Dataset records:

-- Opening Marker --

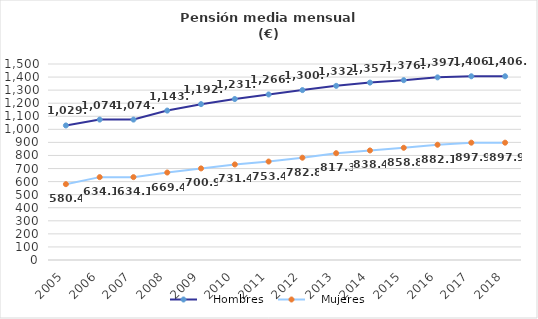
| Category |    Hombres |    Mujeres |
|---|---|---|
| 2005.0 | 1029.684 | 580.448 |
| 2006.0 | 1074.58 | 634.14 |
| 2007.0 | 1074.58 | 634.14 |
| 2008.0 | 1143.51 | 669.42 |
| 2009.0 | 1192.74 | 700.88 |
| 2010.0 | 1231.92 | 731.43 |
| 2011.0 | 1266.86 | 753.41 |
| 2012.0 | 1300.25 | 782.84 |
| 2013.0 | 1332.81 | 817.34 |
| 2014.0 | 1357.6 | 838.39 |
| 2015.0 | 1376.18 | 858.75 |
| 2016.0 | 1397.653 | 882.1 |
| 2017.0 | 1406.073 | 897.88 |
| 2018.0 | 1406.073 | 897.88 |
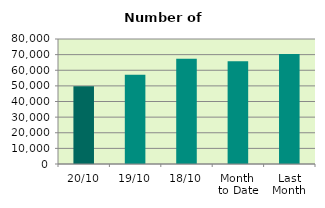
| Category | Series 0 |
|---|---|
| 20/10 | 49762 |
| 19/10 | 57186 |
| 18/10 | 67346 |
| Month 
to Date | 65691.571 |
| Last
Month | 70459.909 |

-- Closing Marker --
-- Opening Marker --

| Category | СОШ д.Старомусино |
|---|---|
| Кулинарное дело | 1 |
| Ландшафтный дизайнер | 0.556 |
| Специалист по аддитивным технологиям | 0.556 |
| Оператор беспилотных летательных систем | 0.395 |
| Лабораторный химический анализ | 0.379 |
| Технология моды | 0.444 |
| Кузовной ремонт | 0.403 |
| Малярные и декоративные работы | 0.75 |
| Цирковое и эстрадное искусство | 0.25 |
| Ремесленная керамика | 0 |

-- Closing Marker --

Action item => Here the job is to copy the stretch of records from the line containing "2007.0 | 1074.58 | 634.14 |" through the line containing "Month | 70459.909 |", word for word. Leave every picture out.

Answer to this task =>
| 2007.0 | 1074.58 | 634.14 |
| 2008.0 | 1143.51 | 669.42 |
| 2009.0 | 1192.74 | 700.88 |
| 2010.0 | 1231.92 | 731.43 |
| 2011.0 | 1266.86 | 753.41 |
| 2012.0 | 1300.25 | 782.84 |
| 2013.0 | 1332.81 | 817.34 |
| 2014.0 | 1357.6 | 838.39 |
| 2015.0 | 1376.18 | 858.75 |
| 2016.0 | 1397.653 | 882.1 |
| 2017.0 | 1406.073 | 897.88 |
| 2018.0 | 1406.073 | 897.88 |
| Category | Series 0 |
|---|---|
| 20/10 | 49762 |
| 19/10 | 57186 |
| 18/10 | 67346 |
| Month 
to Date | 65691.571 |
| Last
Month | 70459.909 |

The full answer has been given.